Wednesday, March 25, 2015

Out Of The Closet

Not THAT closet!

I realized recently - an annoying part of massive introspection - that I feel guilty for EVERYTHING I do. And that I am doing it wrong. They go hand in hand. And it occurred to me that although I suspected it, in observing the world, many people do not walk around with this kind of excessive guilt. They live their lives following their own scripts and are happy about it. Who knew?

When I was in Rockport in January, Joan said something to me that made me realize that not only was I loved, but liked. I have felt like the family failure for so long I could barely take it in. I feel like I have been hiding who I am and what I want because I was ashamed of not following the family formula for success - which has worked well for those who did. Ashamed of struggling. Ashamed of having no money and not being able to get a job. Ashamed for reaching higher when I have no business reaching higher because I am so low and not even supporting myself yet.
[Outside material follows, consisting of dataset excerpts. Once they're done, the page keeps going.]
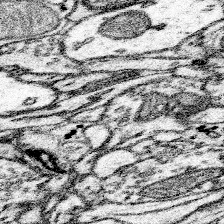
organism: Mouse
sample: Somatosensory cortex neuropil
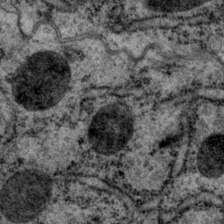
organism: P. pacificus
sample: Pharynx
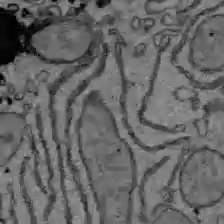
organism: C57BL Mouse
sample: Liver
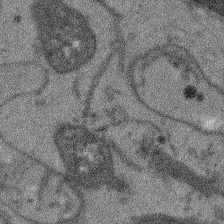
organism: Arabidopsis thaliana
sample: Root tip
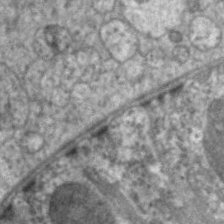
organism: C. elegans
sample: Pharynx
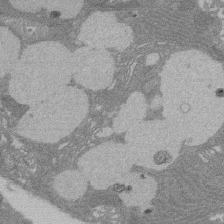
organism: Rat
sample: Salivary granule
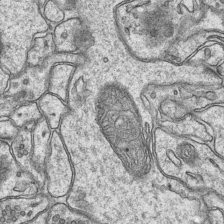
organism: Mouse
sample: CA1 Hippocampus
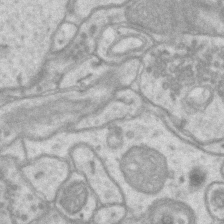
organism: Mouse
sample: CA1 Hippocampus
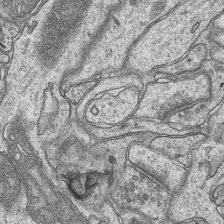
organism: Mouse
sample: CA1 Hippocampus
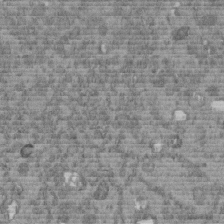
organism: C. elegans
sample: C. elegans embryo early stage
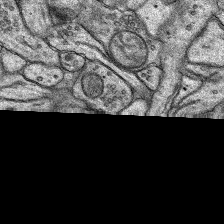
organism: Rat
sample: Hippocampus
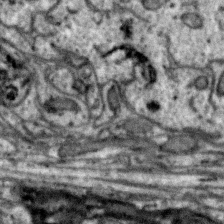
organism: Zebra finch
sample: Brain
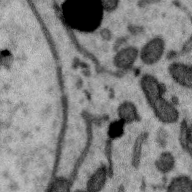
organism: Zebra finch
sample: Brain
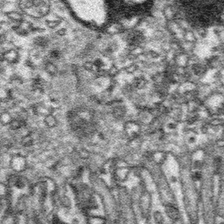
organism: Platynereis dumerilii
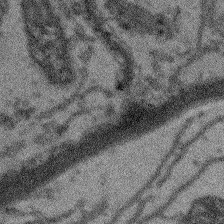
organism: Arabidopsis thaliana
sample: Root tip
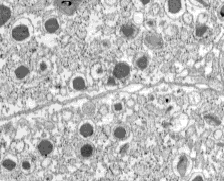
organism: C57BL Mouse
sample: Pancreatic islet
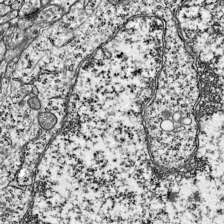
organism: Mouse
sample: Visual Cortex
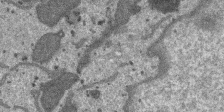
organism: Human
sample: Lung epithelial cells infected with SARS-CoV-2
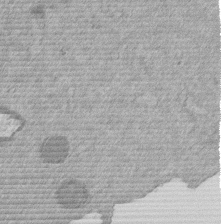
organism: Mouse
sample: Dividing mouse embryo 1 cell stage
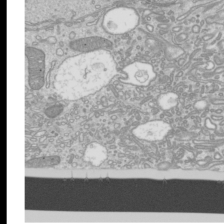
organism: Mouse
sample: Cilia; mouse epididymis
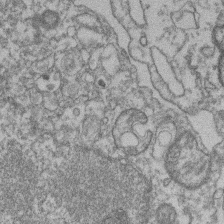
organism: Mouse
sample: T cell stromal cell synapse
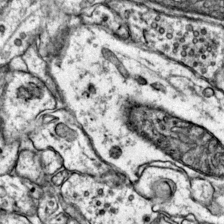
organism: Mouse
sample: Primary visual cortex
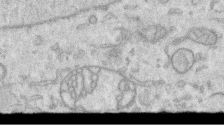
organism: Human
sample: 1205lu cells
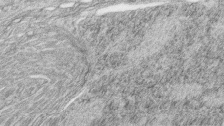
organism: Zebrafish
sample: synaptic ribbons in rod cells and cone cells
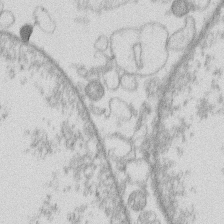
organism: Human
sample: Macrophage cells
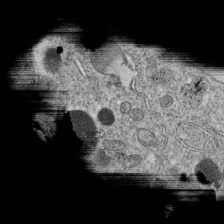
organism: C. elegans
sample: C. elegans oocyte; sperm cells
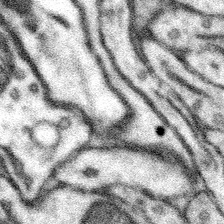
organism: Mouse
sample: Somatosensory cortex neuropil
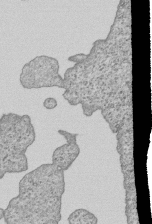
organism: Human
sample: MDA-MB-231 cells
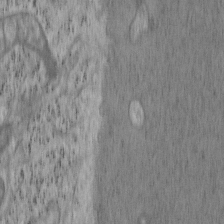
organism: Human
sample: HeLa cells
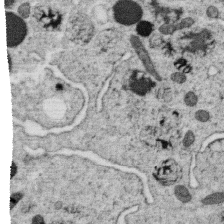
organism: C. elegans
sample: C. elegans oocyte; sperm cells
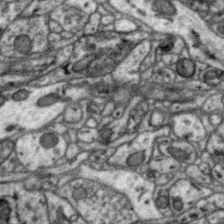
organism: Zebra finch
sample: Brain
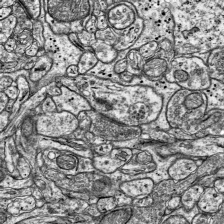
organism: Mouse
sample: Visual Cortex
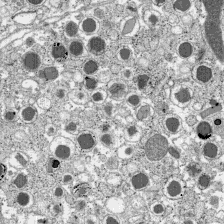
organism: C57BL Mouse
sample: Pancreatic islet
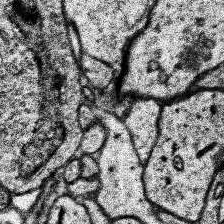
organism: Human
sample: Temporal Lobe
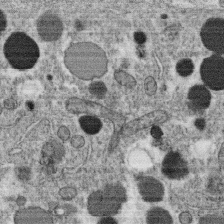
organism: C. elegans
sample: C. elegans oocyte; sperm cells
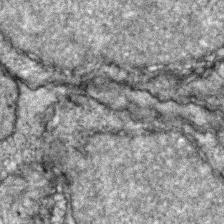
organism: Zebrafish
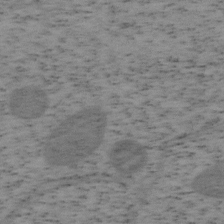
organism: Mouse
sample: OT-I killer T cells with ID8 ovarian cancer cells
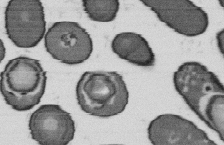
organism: B. subtilis
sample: Bacterial spore
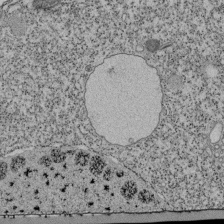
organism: Tetrahymena
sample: Cilia in tetrahymena
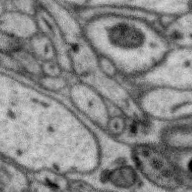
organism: Zebra finch
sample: Brain
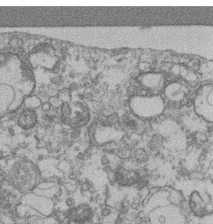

Well, with all of that I decided I needed to come clean. I am following my own path. As long as I remember I have wanted to invest in real estate. Tom and I looked into it, but were really confused about what to do. When everyone was rich, we did jump in, but the wrong way and with disastrous results. So the sensible thing would be to walk away. And then what? I need something for myself. I need something that can actually support me and I am determined to do this right this time.

For a few years I have been actively pursuing this goal. Mainly in networking and learning. The most valuable resource I have found has been InvestClub for Women out of Orange County. I have plugged in there and joined their Mastermind group and it is a fantastic place for support, education, contacts and direction. And there is FINALLY a local group of investors who do fix and flipping here in Temecula whose meetings are FREE, so even better.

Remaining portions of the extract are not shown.